#### Exercise details:
Only the lines from the one that includes "Papierowa metka z" through the last line below belong in the reply, copied exactly and without pictures.

#### Dataset content:
[Start of Attachment]
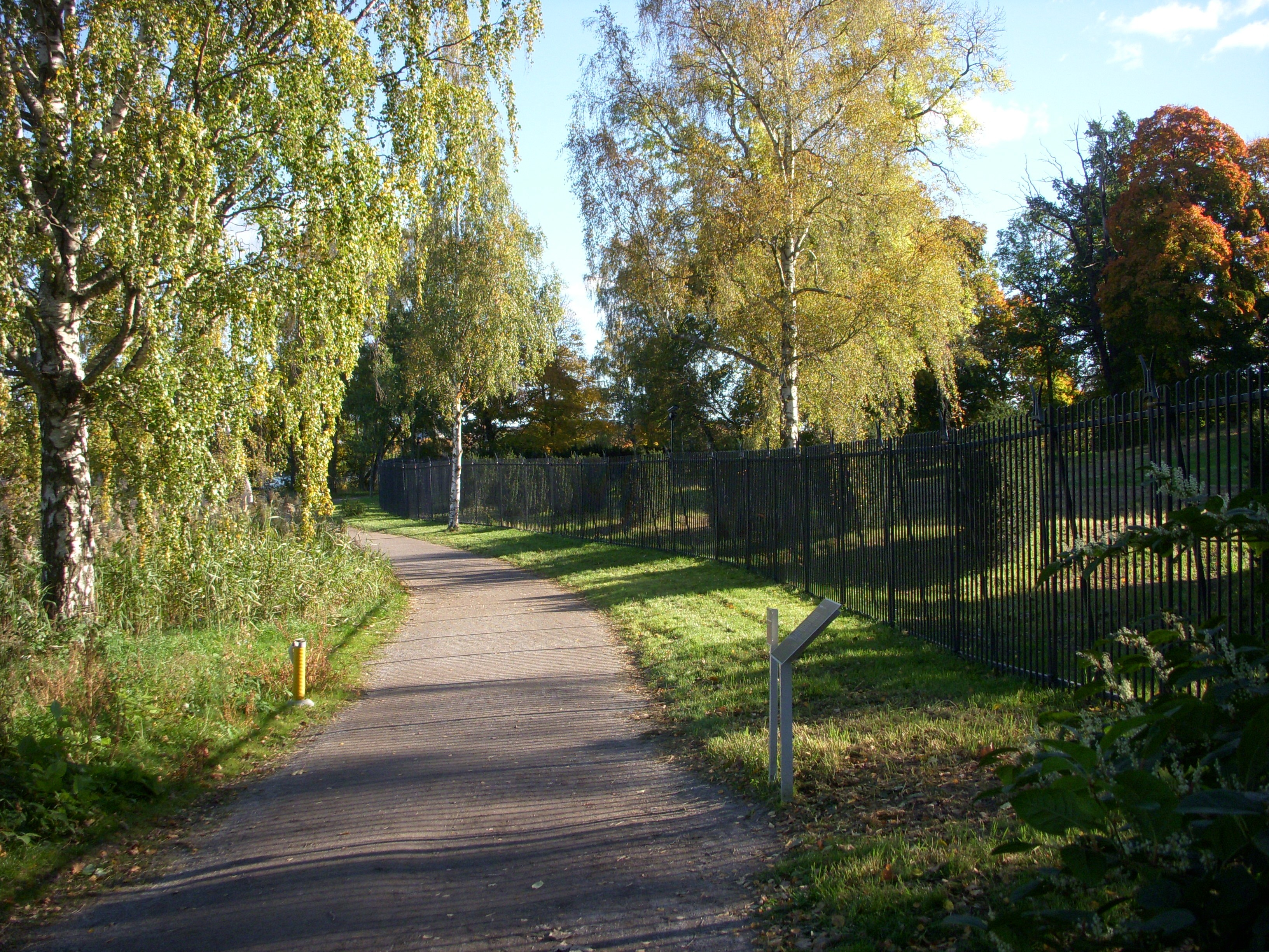 Promenadvägen mellan Haga slott och Brunnsviken
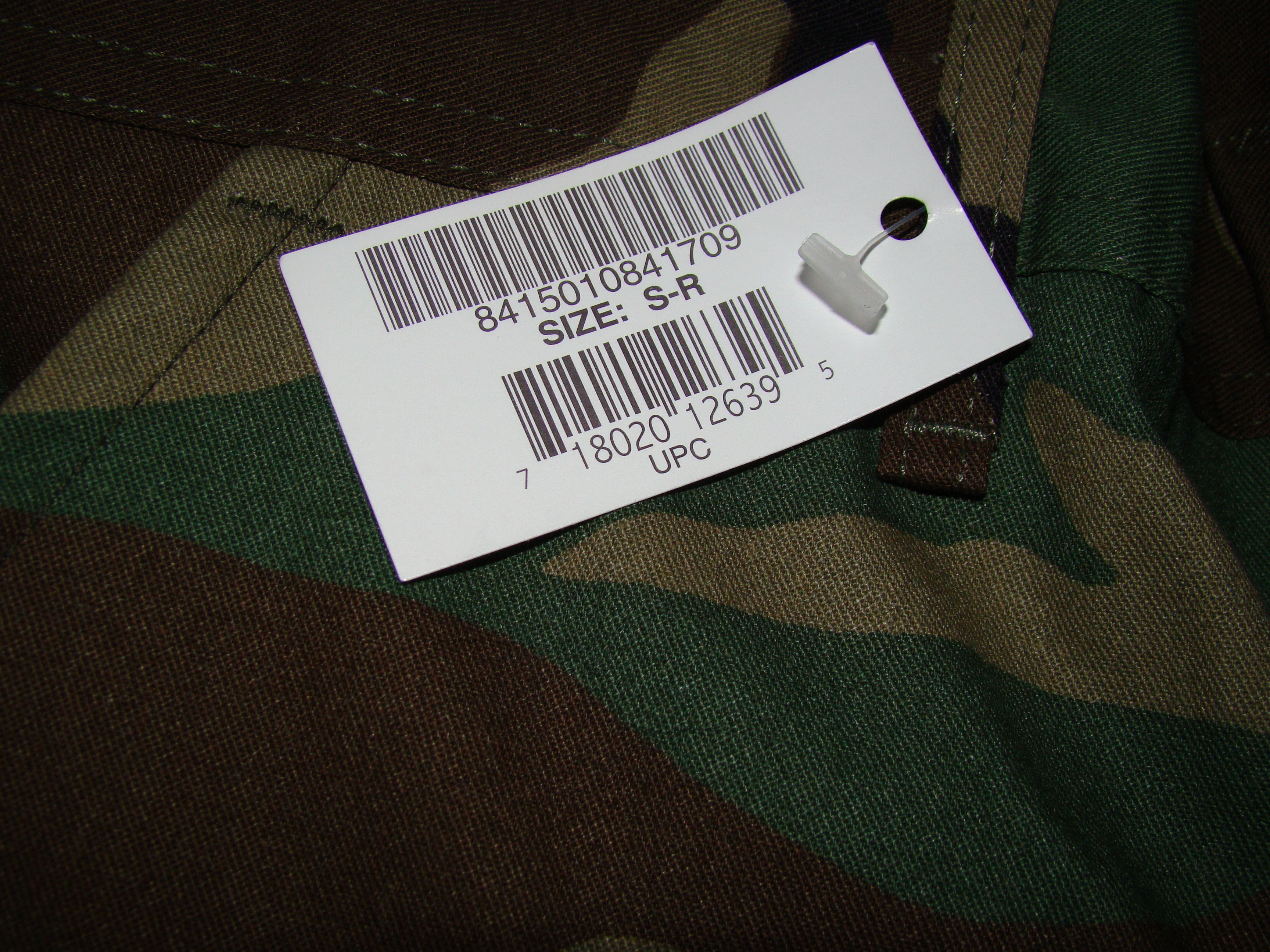 Papierowa metka z numerem NSN przy spodniach BDU (woodland)
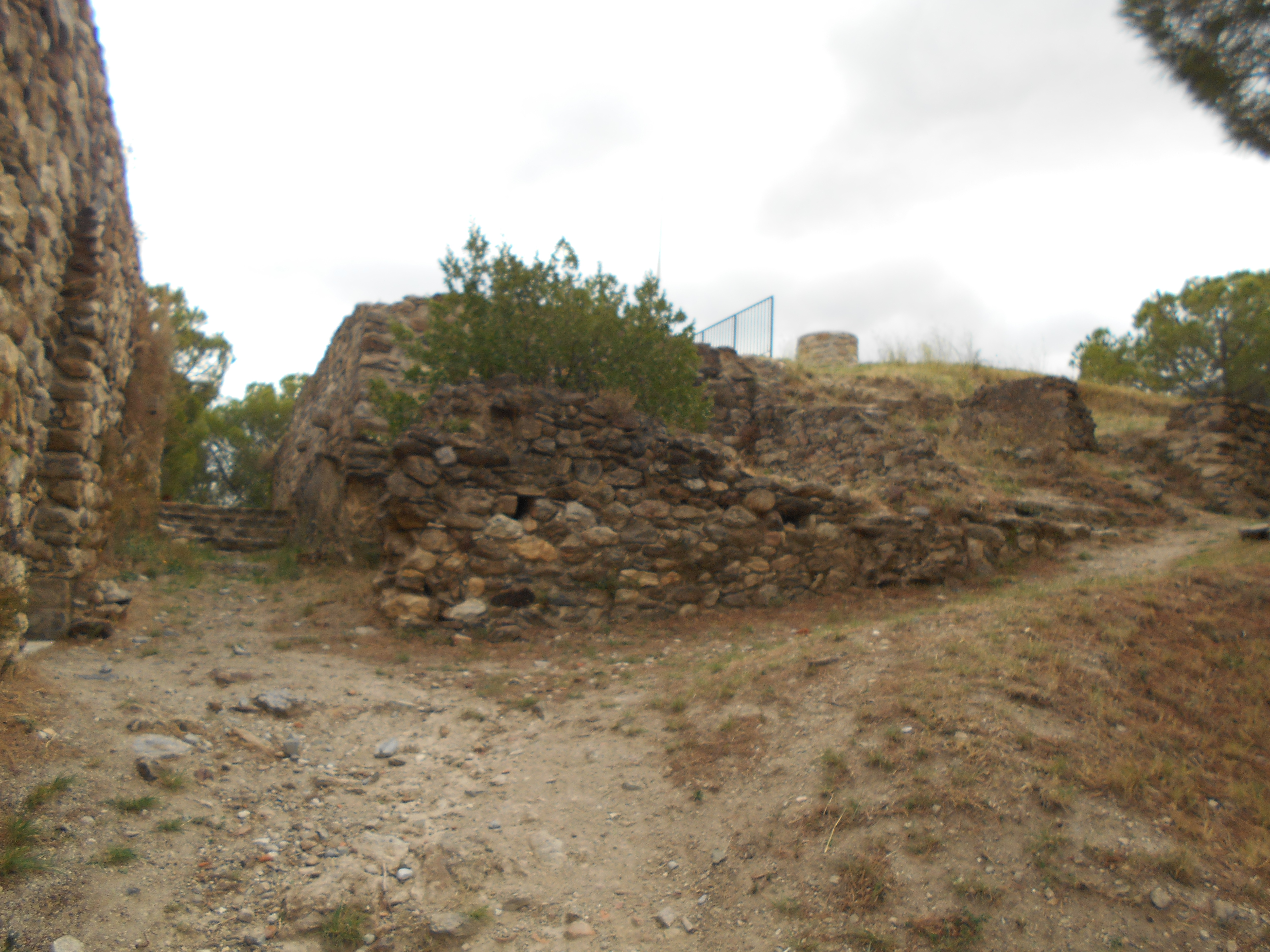 Castell de Montesquiu d'Albera
[End of Attachment]
#### Task output:
 Papierowa metka z numerem NSN przy spodniach BDU (woodland)
 Castell de Montesquiu d'Albera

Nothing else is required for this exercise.